Why was this project created?

  Voice2Anki started as a tool to help me towards the end of medical school. I then released it hastily here and documented it quickly using [aider](https://aider.chat/). It worked well for me and I think it should be made much more accessible to people.

How did you use it?

  My workflow was to **record long audio sessions** where I would speak out loud the flashcards I wanted to create, separating each card with an audible "STOP". Using my other project [Whisper Audio Splitter](https://github.com/thiswillbeyourgithub/whisper_audio_splitter), I could then **automatically split** this long recording into individual flashcard-sized segments. These segments were then **batch processed** by Voice2Anki which would create and import them directly into Anki. This approach was **very efficient** for creating large numbers of high-quality flashcards quickly.

What is the status of this project?

  I will now use it much less because I'm nearing the end of medical school but definitely want this project to grow. If people are knowledgeable about python packaging into anki don't hesitate to come forward because I won't have the time alone and if no one seems interested. Last time I checked it was fully functional but I modified it to make it more accessible and documented etc and some bugs might have appeared because of the refactoring so please don't hesitate to open an issue as it's usually something dumb and quick to fix. Check out the Roadmap section above for a comprehensive list of planned improvements and known issues that need to be addressed.

What are profiles and why should I use them?

  Profiles were made to separate example prompts.

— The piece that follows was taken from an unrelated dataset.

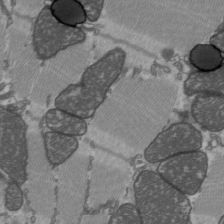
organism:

For example, if you have lots of list type anki cards about medical stuff then you might want a separate folder for physics related flashcards where your cards are phrased in another way.

What does OCR have to do with Voice2Anki?

  I made https://github.com/thiswillbeyourgithub/OCR_with_format to do OCR on the screenshots I was taking from my medical books so decided to include it in Voice2Anki so that you can use the native anki search browser and it will search among image content too.

What is Few-Shot Learning?

  Few-Shot Learning is a machine learning approach where a model learns from a very small number of examples, unlike traditional machine learning that requires large datasets. In Voice2Anki, this technique is used to adapt the LLM's behavior based on just a few corrected examples you provide. When you correct a card and save it as an example, the system uses these few examples (or "shots") to understand your preferred style and formatting, making future cards more aligned with your preferences. You can learn more about Few-Shot Learning [here](https://www.geeksforgeeks.org/zero-shot-vs-one-shot-vs-few-shot-learning/#what-is-fewshot-learning).

Do I have to use the Gradio GUI or can it run autonomously?

  Initially, Voice2Anki was designed to be used only with the GUI interface. However, there is now an experimental CLI script located at `utils/cli.py` that can create flashcards autonomously. Please note that this CLI version is personal, barely tested, and should be used with caution.

How can I help with the project?

  We need help in several areas, including making the CLI version a first-class citizen of the project, improving documentation, and making the installation process easier through PyPI. If you're knowledgeable about Python packaging for Anki, we'd especially appreciate your expertise.